See the recipe card for full information on ingredients and quantities.
Variations on healthy strawberry muffins:
- Substitute the berries. Leave blackberries or blueberries whole! Or if they are frozen, keep them frozen so that they don’t bleed into the cupcakes and make them blue and mushy.
- Bake in loaf pans. This same recipe will yield two loaves of strawberry bread. Use my old fashioned banana bread as inspiration!
- Add some mix-ins! Almonds, chocolate chips and oats are all amazing options! Toasted walnuts like I use in my carrot cake roll would be delightful. Or pack in the chocolate like I do in these banana chocolate chip muffins!
- Experiment with flavors. Add some cinnamon, cardamom and allspice and/or the dry mix. You could also add ½ teaspoon vanilla extract or swap out the lemon for orange, which you know from my easy strawberry jam recipe pairs wonderfully with strawberries!

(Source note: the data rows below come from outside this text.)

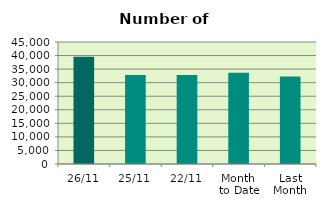
| Category | Series 0 |
|---|---|
| 26/11 | 39544 |
| 25/11 | 32806 |
| 22/11 | 32800 |
| Month 
to Date | 33621.444 |
| Last
Month | 32305.043 |
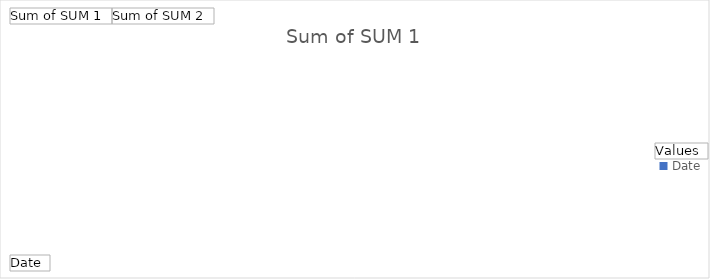
| Category | Sum of SUM 1 | Sum of SUM 2 |
|---|---|---|
| Date | 0 | 0 |
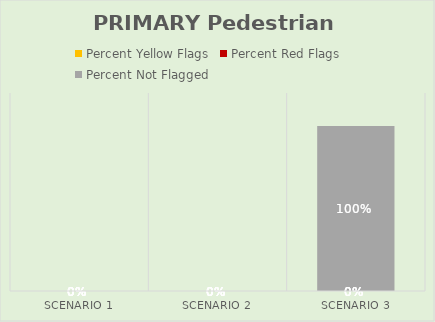
| Category | Percent Yellow Flags | Percent Red Flags | Percent Not Flagged |
|---|---|---|---|
| Scenario 1 | 0 | 0 | 0 |
| Scenario 2 | 0 | 0 | 0 |
| Scenario 3 | 0 | 0 | 1 |
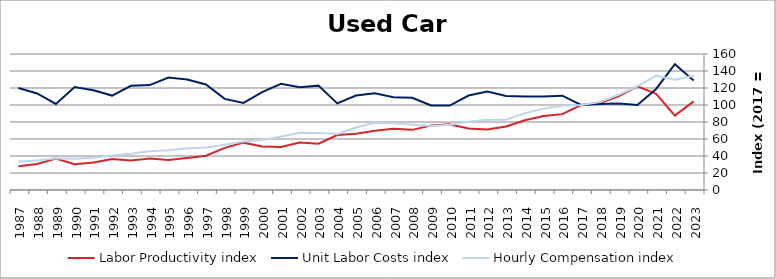
| Category | Labor Productivity index | Unit Labor Costs index | Hourly Compensation index |
|---|---|---|---|
| 2023.0 | 104.283 | 128.874 | 134.393 |
| 2022.0 | 87.588 | 148.075 | 129.695 |
| 2021.0 | 113.138 | 118.877 | 134.495 |
| 2020.0 | 121.878 | 100.122 | 122.026 |
| 2019.0 | 110.057 | 101.793 | 112.03 |
| 2018.0 | 102.329 | 101.173 | 103.529 |
| 2017.0 | 100 | 100 | 100 |
| 2016.0 | 89.254 | 110.934 | 99.013 |
| 2015.0 | 86.94 | 110.133 | 95.75 |
| 2014.0 | 82.134 | 110.054 | 90.391 |
| 2013.0 | 74.754 | 110.491 | 82.597 |
| 2012.0 | 71.268 | 115.833 | 82.551 |
| 2011.0 | 72.347 | 111.157 | 80.419 |
| 2010.0 | 77.213 | 99.311 | 76.681 |
| 2009.0 | 75.751 | 99.499 | 75.372 |
| 2008.0 | 70.746 | 108.544 | 76.791 |
| 2007.0 | 72.139 | 109.058 | 78.673 |
| 2006.0 | 69.58 | 113.841 | 79.211 |
| 2005.0 | 66.089 | 111.115 | 73.435 |
| 2004.0 | 64.742 | 101.851 | 65.94 |
| 2003.0 | 54.519 | 122.789 | 66.944 |
| 2002.0 | 55.852 | 120.808 | 67.474 |
| 2001.0 | 50.491 | 124.863 | 63.044 |
| 2000.0 | 51.171 | 115.091 | 58.894 |
| 1999.0 | 55.705 | 102.424 | 57.055 |
| 1998.0 | 49.586 | 107.184 | 53.148 |
| 1997.0 | 40.259 | 124.096 | 49.96 |
| 1996.0 | 37.764 | 129.875 | 49.046 |
| 1995.0 | 35.424 | 132.223 | 46.838 |
| 1994.0 | 36.952 | 123.428 | 45.609 |
| 1993.0 | 34.762 | 122.641 | 42.632 |
| 1992.0 | 36.451 | 111.109 | 40.5 |
| 1991.0 | 32.381 | 117.436 | 38.027 |
| 1990.0 | 30.376 | 121.176 | 36.809 |
| 1989.0 | 37.01 | 101.246 | 37.471 |
| 1988.0 | 30.666 | 113.553 | 34.822 |
| 1987.0 | 27.881 | 120.083 | 33.481 |
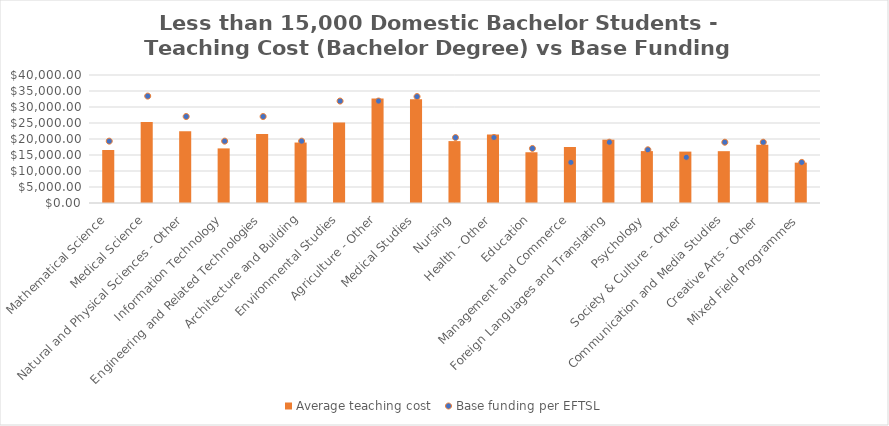
| Category | Average teaching cost  |
|---|---|
| Mathematical Science | 16559.716 |
| Medical Science | 25287.37 |
| Natural and Physical Sciences - Other | 22394.439 |
| Information Technology | 17062.656 |
| Engineering and Related Technologies | 21572.842 |
| Architecture and Building | 18895.856 |
| Environmental Studies | 25185.017 |
| Agriculture - Other | 32649.913 |
| Medical Studies | 32402.522 |
| Nursing | 19344.797 |
| Health - Other | 21384.029 |
| Education | 15859.919 |
| Management and Commerce | 17509.423 |
| Foreign Languages and Translating | 19793.078 |
| Psychology | 16219.039 |
| Society & Culture - Other | 16062.33 |
| Communication and Media Studies | 16193.937 |
| Creative Arts - Other | 18197.364 |
| Mixed Field Programmes | 12618.402 |
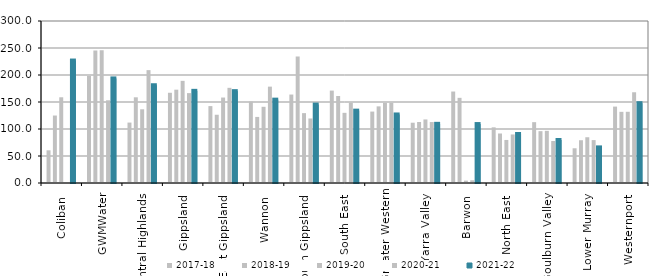
| Category | 2017-18 | 2018-19 | 2019-20 | 2020-21 | 2021-22 |
|---|---|---|---|---|---|
| Coliban  | 60.543 | 124.935 | 158.741 | 0 | 226.778 |
| GWMWater | 198.255 | 245.297 | 245.831 | 153.166 | 193.66 |
| Central Highlands  | 111.895 | 158.693 | 136.502 | 209.032 | 181.041 |
| Gippsland  | 167.081 | 172.801 | 189.169 | 166.448 | 170.659 |
| East Gippsland  | 142.403 | 126.374 | 158.246 | 176.231 | 170.107 |
| Wannon  | 150.822 | 122.348 | 141.117 | 178.445 | 154.361 |
| South Gippsland  | 163.803 | 234.275 | 129.384 | 119.479 | 145.223 |
| South East  | 171.116 | 161.137 | 129.935 | 148.86 | 133.983 |
| Greater Western | 132.26 | 141.899 | 148.409 | 148.58 | 126.913 |
| Yarra Valley  | 111.628 | 112.986 | 117.7 | 112.876 | 109.575 |
| Barwon  | 169.387 | 157.723 | 4.398 | 5.042 | 109.159 |
| North East  | 103.092 | 91.67 | 79.709 | 89.881 | 90.749 |
| Goulburn Valley  | 112.663 | 95.988 | 96.581 | 77.732 | 79.641 |
| Lower Murray  | 64.316 | 79.198 | 84.738 | 79.448 | 65.927 |
| Westernport  | 141.492 | 131.803 | 131.888 | 168.045 | 147.814 |
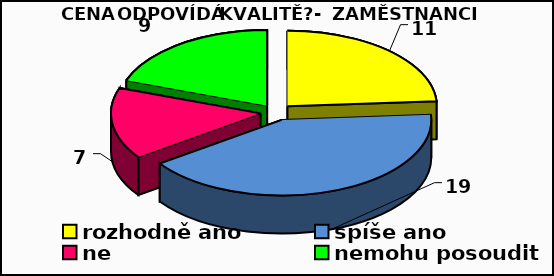
| Category | Series 0 |
|---|---|
| rozhodně ano | 11 |
| spíše ano | 19 |
| ne | 7 |
| nemohu posoudit | 9 |
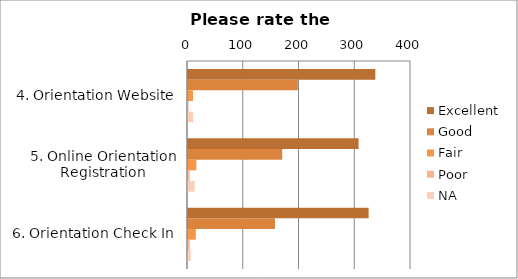
| Category | Excellent | Good | Fair | Poor | NA |
|---|---|---|---|---|---|
| 4. Orientation Website | 336 | 197 | 9 | 1 | 9 |
| 5. Online Orientation Registration | 306 | 169 | 15 | 3 | 12 |
| 6. Orientation Check In | 324 | 156 | 14 | 3 | 5 |

How to Make Strawberry Muffins
Further details and measurements can be found in the recipe card below!
Step 1: Preheat the oven to 400°F and spray 12 muffin tins with nonstick cooking spray or line with cupcake liners.

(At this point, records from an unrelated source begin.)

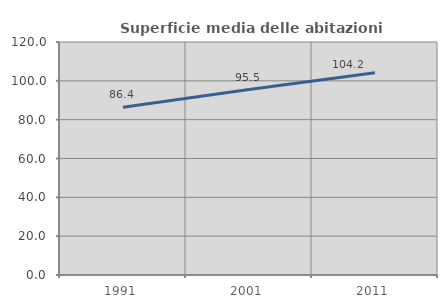
| Category | Superficie media delle abitazioni occupate |
|---|---|
| 1991.0 | 86.404 |
| 2001.0 | 95.497 |
| 2011.0 | 104.21 |
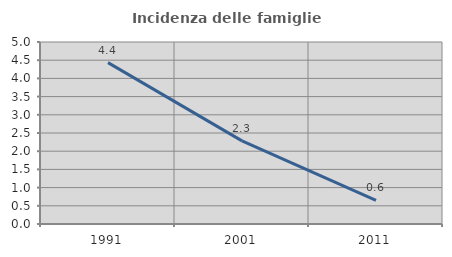
| Category | Incidenza delle famiglie numerose |
|---|---|
| 1991.0 | 4.433 |
| 2001.0 | 2.284 |
| 2011.0 | 0.646 |
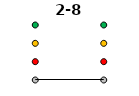
| Category | 0 | 1 | 2 | 3 | 2-8 |
|---|---|---|---|---|---|
| Time 1 | 0 | 1 | 2 | 3 | 0 |
| Time 2 | 0 | 1 | 2 | 3 | 0 |
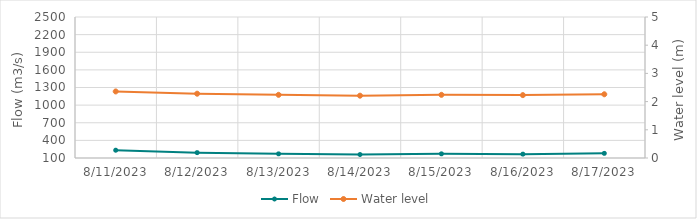
| Category | Flow |
|---|---|
| 5/11/23 | 707.71 |
| 5/10/23 | 675.19 |
| 5/9/23 | 721.38 |
| 5/8/23 | 709.96 |
| 5/7/23 | 610.29 |
| 5/6/23 | 593.21 |
| 5/5/23 | 570.43 |
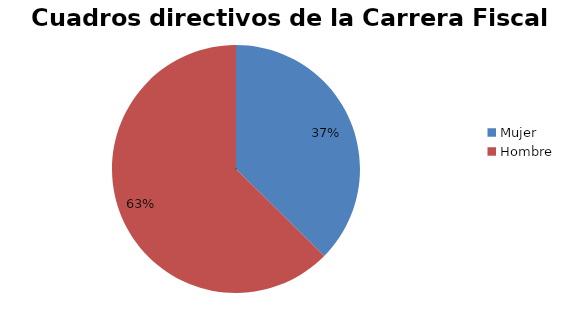
| Category | Series 0 |
|---|---|
| Mujer | 46 |
| Hombre | 77 |
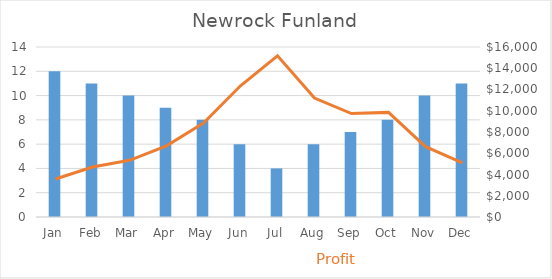
| Category | Rainy Days |
|---|---|
| Jan | 12 |
| Feb | 11 |
| Mar | 10 |
| Apr | 9 |
| May | 8 |
| Jun | 6 |
| Jul | 4 |
| Aug | 6 |
| Sep | 7 |
| Oct | 8 |
| Nov | 10 |
| Dec | 11 |

You can use parchment paper liners aka tulip liners like I do in these photos, for my jumbo blueberry muffins, and peach streusel muffins. This will allow you to fill each muffin a little higher without stress that they will spread together.
Step 2: Slice strawberries.
Step 3: In a large mixing bowl, combine flours, salt, baking soda, baking powder, and chia seeds. Stir with a whisk or fork until the chia seeds are evenly distributed. Set aside.

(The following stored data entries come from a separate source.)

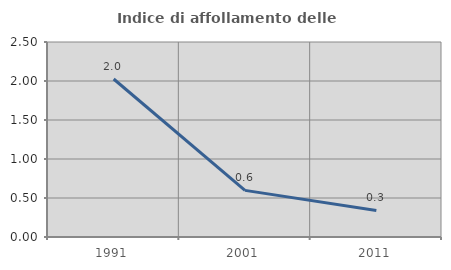
| Category | Indice di affollamento delle abitazioni  |
|---|---|
| 1991.0 | 2.026 |
| 2001.0 | 0.598 |
| 2011.0 | 0.341 |
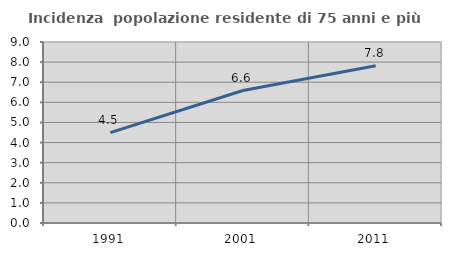
| Category | Incidenza  popolazione residente di 75 anni e più |
|---|---|
| 1991.0 | 4.491 |
| 2001.0 | 6.587 |
| 2011.0 | 7.816 |
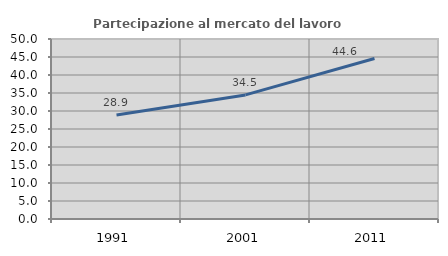
| Category | Partecipazione al mercato del lavoro  femminile |
|---|---|
| 1991.0 | 28.914 |
| 2001.0 | 34.465 |
| 2011.0 | 44.569 |
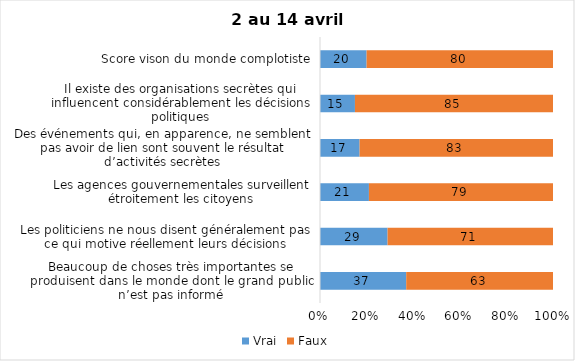
| Category | Vrai | Faux |
|---|---|---|
| Beaucoup de choses très importantes se produisent dans le monde dont le grand public n’est pas informé | 37 | 63 |
| Les politiciens ne nous disent généralement pas ce qui motive réellement leurs décisions | 29 | 71 |
| Les agences gouvernementales surveillent étroitement les citoyens | 21 | 79 |
| Des événements qui, en apparence, ne semblent pas avoir de lien sont souvent le résultat d’activités secrètes | 17 | 83 |
| Il existe des organisations secrètes qui influencent considérablement les décisions politiques | 15 | 85 |
| Score vison du monde complotiste | 20 | 80 |
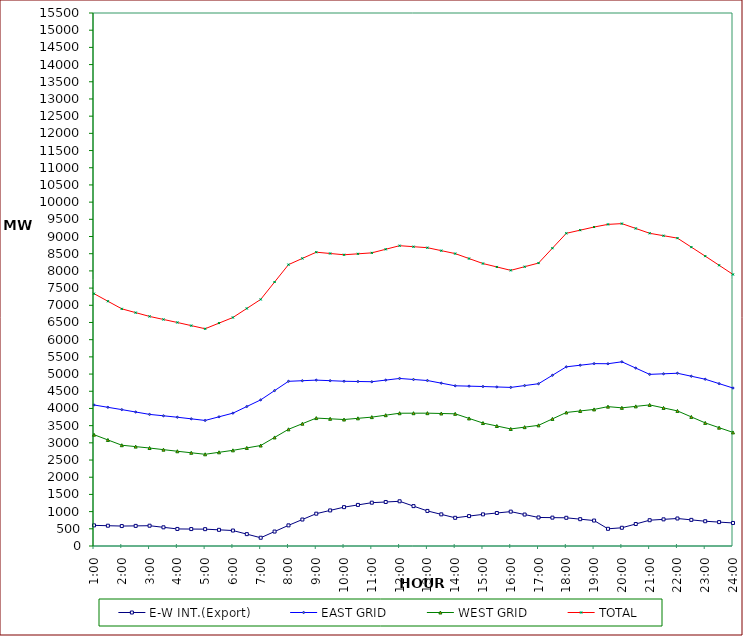
| Category | E-W INT.(Export) | EAST GRID | WEST GRID | TOTAL |
|---|---|---|---|---|
| 1:00 | 600 | 4101 | 3237 | 7338 |
| 1:30 | 590 | 4033.5 | 3084 | 7117.5 |
| 2:00 | 580 | 3966 | 2931 | 6897 |
| 2:30 | 585 | 3896.5 | 2890 | 6786.5 |
| 3:00 | 590 | 3827 | 2849 | 6676 |
| 3:30 | 543 | 3786 | 2802 | 6588 |
| 4:00 | 496 | 3745 | 2755 | 6500 |
| 4:30 | 493 | 3698 | 2711 | 6409 |
| 5:00 | 490 | 3651 | 2667 | 6318 |
| 5:30 | 470 | 3757 | 2724.5 | 6481.5 |
| 6:00 | 450 | 3863 | 2782 | 6645 |
| 6:30 | 345 | 4056 | 2852 | 6908 |
| 7:00 | 240 | 4249 | 2922 | 7171 |
| 7:30 | 420 | 4519 | 3157.5 | 7676.5 |
| 8:00 | 600 | 4789 | 3393 | 8182 |
| 8:30 | 770 | 4806.5 | 3556.5 | 8363 |
| 9:00 | 940 | 4824 | 3720 | 8544 |
| 9:30 | 1035 | 4807.5 | 3699 | 8506.5 |
| 10:00 | 1130 | 4791 | 3678 | 8469 |
| 10:30 | 1195 | 4784 | 3713 | 8497 |
| 11:00 | 1260 | 4777 | 3748 | 8525 |
| 11:30 | 1280 | 4824.5 | 3804.5 | 8629 |
| 12:00 | 1300 | 4872 | 3861 | 8733 |
| 12:30 | 1160 | 4842 | 3862 | 8704 |
| 13:00 | 1020 | 4812 | 3863 | 8675 |
| 13:30 | 920 | 4735.5 | 3853.5 | 8589 |
| 14:00 | 820 | 4659 | 3844 | 8503 |
| 14:30 | 870 | 4648.5 | 3710 | 8358.5 |
| 15:00 | 920 | 4638 | 3576 | 8214 |
| 15:30 | 960 | 4625 | 3490 | 8115 |
| 16:00 | 1000 | 4612 | 3404 | 8016 |
| 16:30 | 915 | 4665.5 | 3456.5 | 8122 |
| 17:00 | 830 | 4719 | 3509 | 8228 |
| 17:30 | 825 | 4964.5 | 3696 | 8660.5 |
| 18:00 | 820 | 5210 | 3883 | 9093 |
| 18:30 | 780 | 5257 | 3927.5 | 9184.5 |
| 19:00 | 740 | 5304 | 3972 | 9276 |
| 19:30 | 500 | 5300 | 4053 | 9353 |
| 20:00 | 530 | 5357 | 4018 | 9375 |
| 20:30 | 640 | 5174 | 4060.5 | 9234.5 |
| 21:00 | 750 | 4991 | 4103 | 9094 |
| 21:30 | 775 | 5007.5 | 4016 | 9023.5 |
| 22:00 | 800 | 5024 | 3929 | 8953 |
| 22:30 | 760 | 4937 | 3754.5 | 8691.5 |
| 23:00 | 720 | 4850 | 3580 | 8430 |
| 23:30 | 695 | 4722 | 3441.5 | 8163.5 |
| 24:00 | 670 | 4594 | 3303 | 7897 |
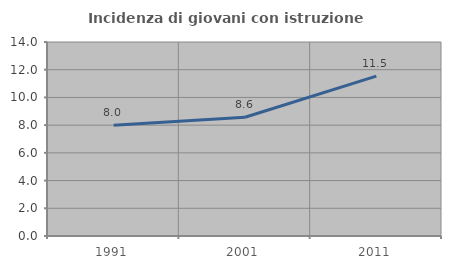
| Category | Incidenza di giovani con istruzione universitaria |
|---|---|
| 1991.0 | 8 |
| 2001.0 | 8.571 |
| 2011.0 | 11.538 |

Step 4: Mix together sugar, lemon peel and lemon juice. Stir in the oil, eggs and buttermilk until just combined.
Step 5: Add buttermilk mixture to the dry mixture and stir gently until just combined and a few lumps remain.
The biggest mistake people make when mixing muffins is over mixing. Over mixing leads to too much gluten development, which can make muffins tough. I always fold in the dry ingredients with a rubber spatula.
Step 6: Add the strawberries and gently fold into the batter. Two or three folds should do it!
Step 7: Pour or scoop into prepared tins. Fill the cups all the way to the top to ensure you get nice tall muffins.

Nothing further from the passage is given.